Royal London, a UK mutual life, pensions and investment company, is to introduce a scheme that will allow its unit-linked pension and drawdown customers to share financially in its success.

Known as ProfitShare, the model means from January next year, in addition to the existing with profits allocations, a new ProfitShare amount will be awarded to any new customers buying a unit-linked pension plan and to existing unit-linked customers who have set-up a unit-linked pension plan since 1 July 2001. This will include all those customers who have been automatically enrolled into a workplace pension.

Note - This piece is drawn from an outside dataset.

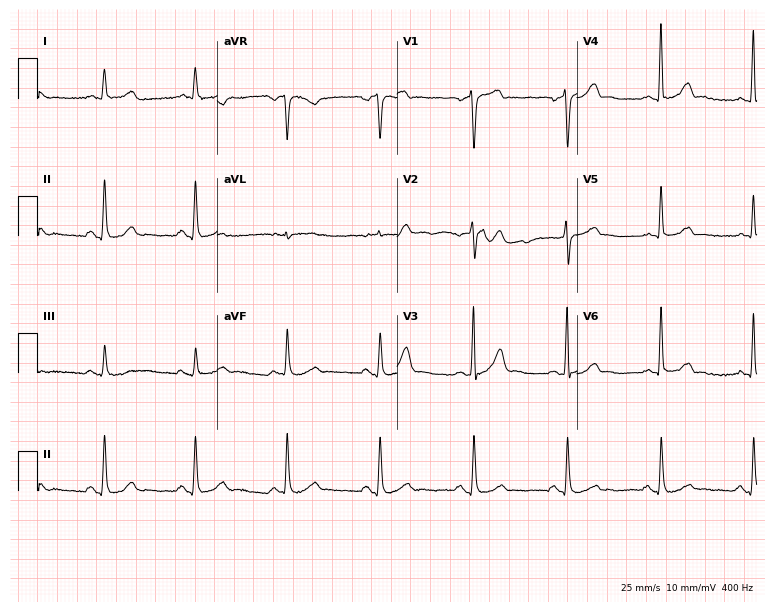
ECG (7.3-second recording at 400 Hz) — a 62-year-old male patient. Screened for six findings — first-degree AV block, right bundle branch block (RBBB), left bundle branch block (LBBB), sinus bradycardia, atrial fibrillation (AF), sinus tachycardia — none is recorded.

Royal London believes that that 600,000 existing pension customers will immediately benefit while almost 400,000 new pensions customers will be eligible to participate in the ProfitShare arrangements over the next five years.

Royal London has set up an independent expert to ensure that the way ProfitShare works is fair for all those who qualify both new and existing customers.

Royal London CEO Phil Loney said: "As a mutual company we want to ensure that our customers and members have the best outcomes and experience, and we wanted to find a way for those members of Royal London who don’t invest in our With Profits fund to also share in the profits of our business.

"Our innovative approach will significantly increase the number of Royal London customers who will see their savings increase through sharing in our profits and will further enhance our already strong competitive position in the pension and drawdown markets."

Royal London said it has informed the Financial Conduct Authority (FCA) and Prudential Regulation Authority (PRA) about the initiative and they have no objections to its approach.